The tokenizer tracks the end of sentences and paragraphs.

I didn't use part-of-a-word algorithms as LLMs do, but it's trivial to incorporate. Tokens are represented by a number (again as in LLMs), not a character chain.

I use Hash Tables for the Model.

There are several mechanisms used for fallbacks when the next state function fails. One of them uses the prompt. It is not demonstrated here.

Several other implemented mechanisms are not demonstrated here, like model pruning, skip-grams. I am trying to improve this Markov text generator, and some tips in the comments will be of great help.

But my point is not to make an LLM, it's just that LLMs produce good results not because of their supposedly advanced algorithms, but because of two things:

- There is an enormous amount of engineering in LLMs, whereas usually there is nearly none in Markov text generators, so people get the impression that Markov text generators are toys.

- LLMs are possible because they use impressive hardware improvements over the last decades. My text generator only uses 5MB of RAM when running this example! But as commentators told, the size of the model explodes quickly, and this is a point I should improve in my code.

And indeed, LLMs, even small LLMs like NanoGPT are unable to produce results as good as my text generator with only 42KB of training text.

https://github.com/JPLeRouzic/Small-language-model-with-comp...

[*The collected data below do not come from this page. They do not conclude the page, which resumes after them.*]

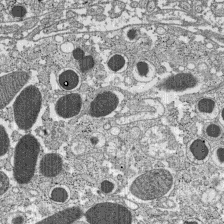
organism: C57BL Mouse
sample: Pancreatic islet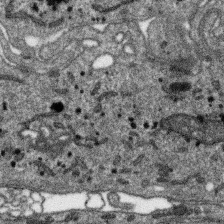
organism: Human
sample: Lung epithelial cells infected with SARS-CoV-2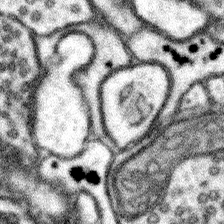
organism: Mouse
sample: Somatosensory cortex neuropil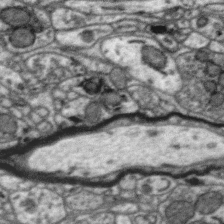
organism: Zebra finch
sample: Brain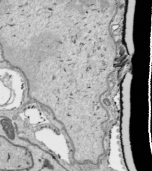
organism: Human
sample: Mitochondria in HCT116 cells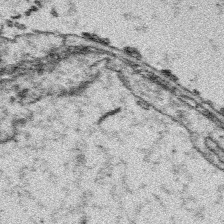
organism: Platynereis dumerilii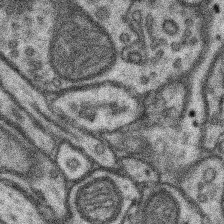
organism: Mouse
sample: Somatosensory cortex neuropil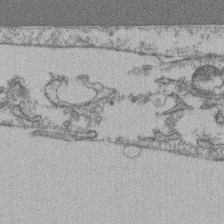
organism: Mouse
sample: T cell stromal cell synapse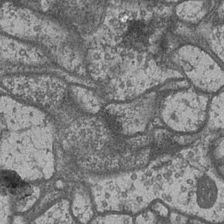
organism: Drosophila
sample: Optic medulla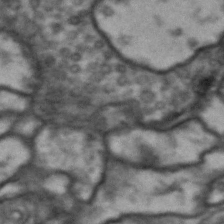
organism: Drosophila
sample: Brain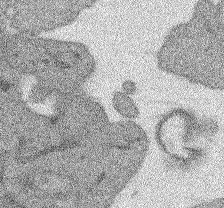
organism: Human
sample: HeLa cells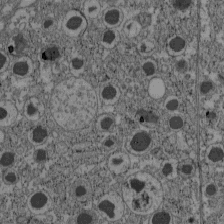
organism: C57BL Mouse
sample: Pancreatic islet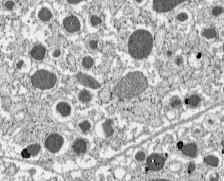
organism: C57BL Mouse
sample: Pancreatic islet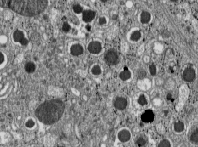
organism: C57BL Mouse
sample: Pancreatic islet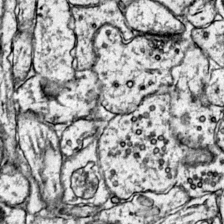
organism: Mouse
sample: Primary visual cortex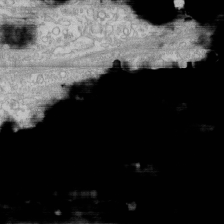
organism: Human
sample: CRL-1474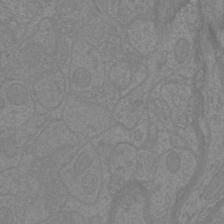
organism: Mouse
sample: Cortical neurons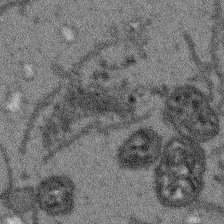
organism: Arabidopsis thaliana
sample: Root tip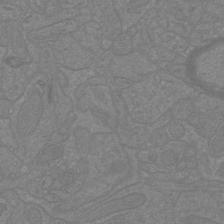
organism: Mouse
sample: Cortical neurons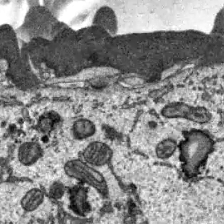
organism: Human
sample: HeLa cells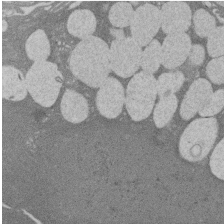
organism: Rat
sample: Salivary granule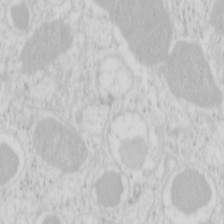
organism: Mouse
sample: Pancreas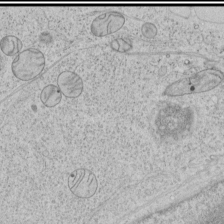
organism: Human
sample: Mitochondria in HCT116 cells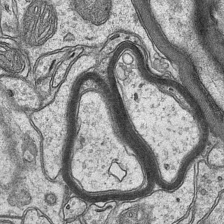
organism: Mouse
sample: CA1 Hippocampus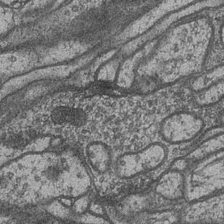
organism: Drosophila
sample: Optic medulla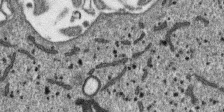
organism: Human
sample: Lung epithelial cells infected with SARS-CoV-2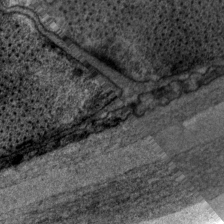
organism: P. pacificus
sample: Pharynx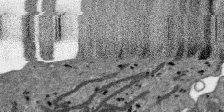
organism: Human
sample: Lung epithelial cells, uninfected (mock) control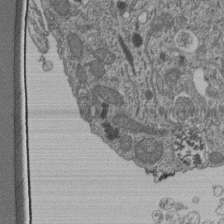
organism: Human
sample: Retinal organoid Rod and Cone cells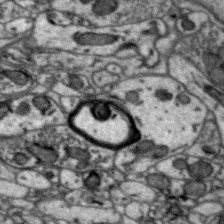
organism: Zebra finch
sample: Brain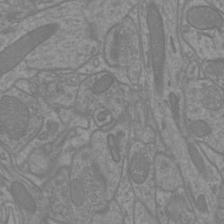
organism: Mouse
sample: Cortical neurons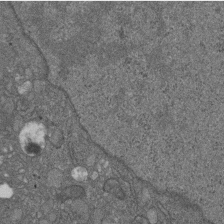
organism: Drosophila
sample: Nephrocyte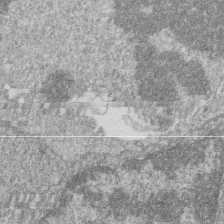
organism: Zebrafish
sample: Cilia; retinal pigment epithelium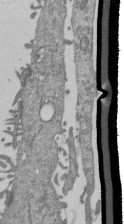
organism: Mouse
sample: ED-1 cell nuclei; centrioles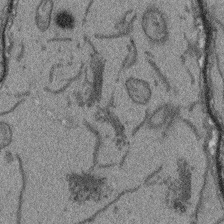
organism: Arabidopsis thaliana
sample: Root tip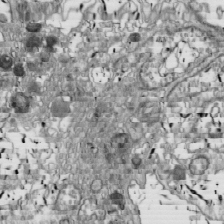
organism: Drosophila
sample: Cell division; meiosis; drosophila spermatocytes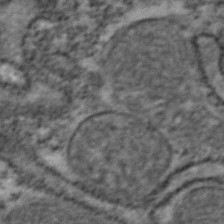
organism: Zebrafish
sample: Zebrafish embryo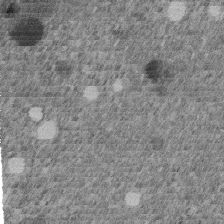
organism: C. elegans
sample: C. elegans embryo early stage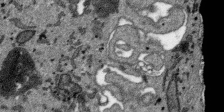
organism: Human
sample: Lung epithelial cells, uninfected (mock) control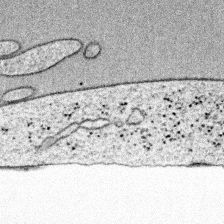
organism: Human
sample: HeLa cells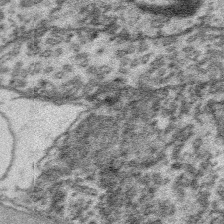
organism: Platynereis dumerilii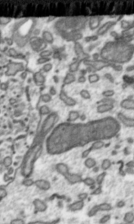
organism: Toxoplasma gondii
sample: Parasites in a vacuole inside a host cell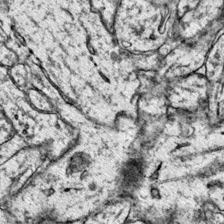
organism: Mouse
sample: Primary visual cortex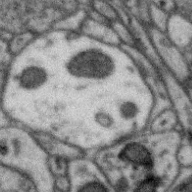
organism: Zebra finch
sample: Brain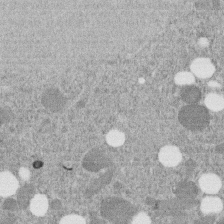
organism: C. elegans
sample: C. elegans embryo early stage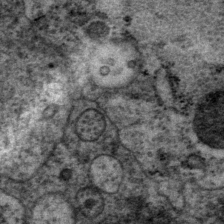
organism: P. pacificus
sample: Pharynx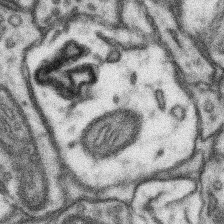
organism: Mouse
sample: Somatosensory cortex neuropil

JPLeRouzic commented on Ask HN: How are Markov chains so different from tiny LLMs? · Posted by u/JPLeRouzic

dragonwriter · a month ago

I think, strictly speaking, autoregressive LLMs are markov chains of a very high order.

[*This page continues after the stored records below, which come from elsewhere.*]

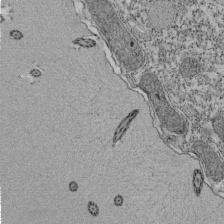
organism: Tetrahymena
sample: Cilia in tetrahymena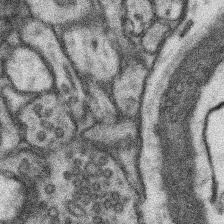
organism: Mouse
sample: Somatosensory cortex neuropil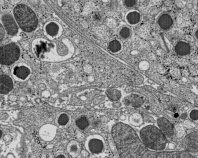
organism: C57BL Mouse
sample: Pancreatic islet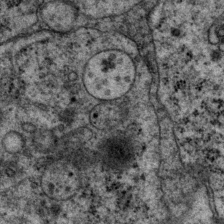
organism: P. pacificus
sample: Pharynx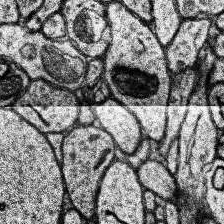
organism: Human
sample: Temporal Lobe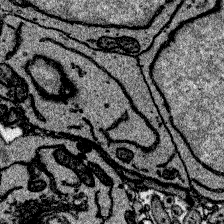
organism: Zebrafish
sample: Larval olfactory bulb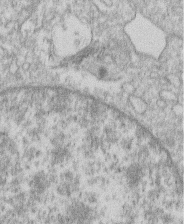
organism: Human
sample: Macrophage cells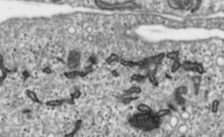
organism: Toxoplasma gondii
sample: Parasites in a vacuole inside a host cell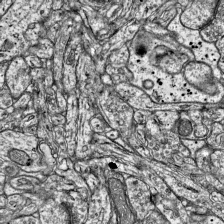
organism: Mouse
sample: Visual Cortex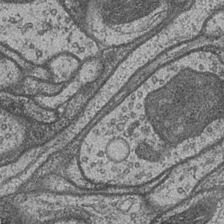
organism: Drosophila
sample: Optic medulla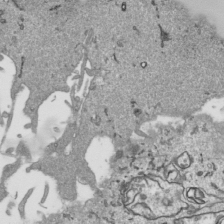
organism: Human
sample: Mitochondria in HCT116 cells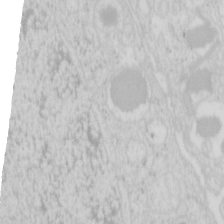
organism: Mouse
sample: Pancreas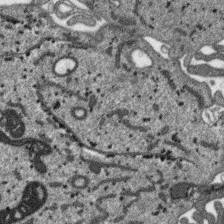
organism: Human
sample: Lung epithelial cells infected with SARS-CoV-2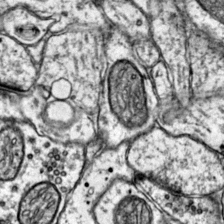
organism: Mouse
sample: Primary visual cortex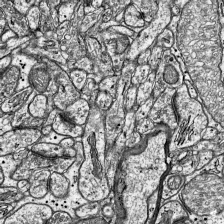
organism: Mouse
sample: Visual Cortex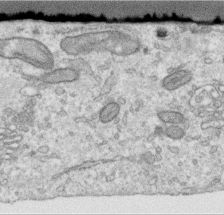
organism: Human
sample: Centriole in RPE cells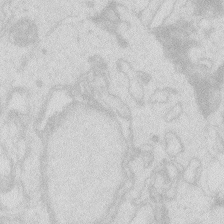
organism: Zebrafish
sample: Macrophage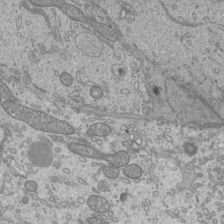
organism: Mouse
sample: Cilia; mouse epididymis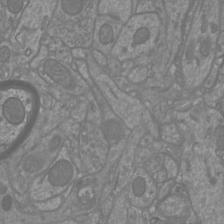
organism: Mouse
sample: Cortical neurons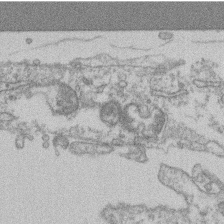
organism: Mouse
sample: T cell stromal cell synapse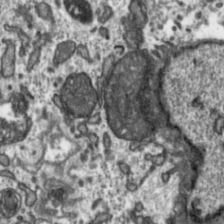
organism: Toxoplasma gondii
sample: Parasites in a vacuole inside a host cell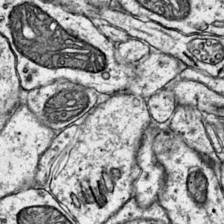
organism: Mouse
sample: Primary visual cortex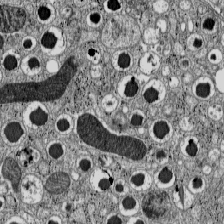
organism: C57BL Mouse
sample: Pancreatic islet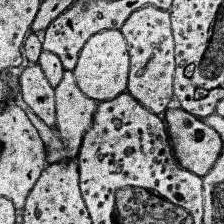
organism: Human
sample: Temporal Lobe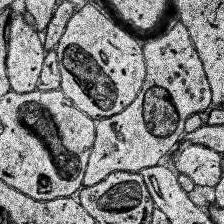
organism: Human
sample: Temporal Lobe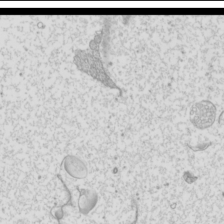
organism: Mouse
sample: Cilia; mouse epididymis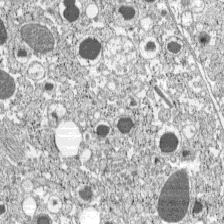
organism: C57BL Mouse
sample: Pancreatic islet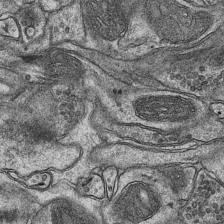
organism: Mouse
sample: CA1 Hippocampus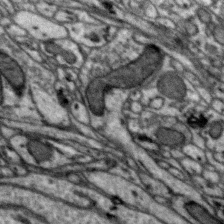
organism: Zebra finch
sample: Brain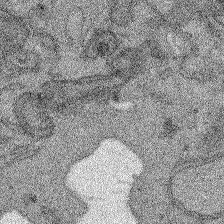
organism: Human
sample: HeLa cells

The trick (aside from the order) is the training process by which they are derived from their source data. Simply enumerating the states and transitions in the source data and the probability of each transition from each state in the source doesn’t get you an LLM.

JPLeRouzic · a month ago

Yes I agree, my code includes a good tokenizer, not a simple word splitter.

JPLeRouzic commented on Ask HN: How are Markov chains so different from tiny LLMs? · Posted by u/JPLeRouzic

Anon84 · a month ago

Not that different. In fact, you can use Markov Chain theory as an analytical tool to study LLMs: https://arxiv.org/abs/2410.02724

You could probably point your code to Google Books N-grams (https://storage.googleapis.com/books/ngrams/books/datasetsv3...) and get something that sounds (somewhat) reasonable.

JPLeRouzic · a month ago

Thank you, this link (Google Books N-grams) looks very interesting.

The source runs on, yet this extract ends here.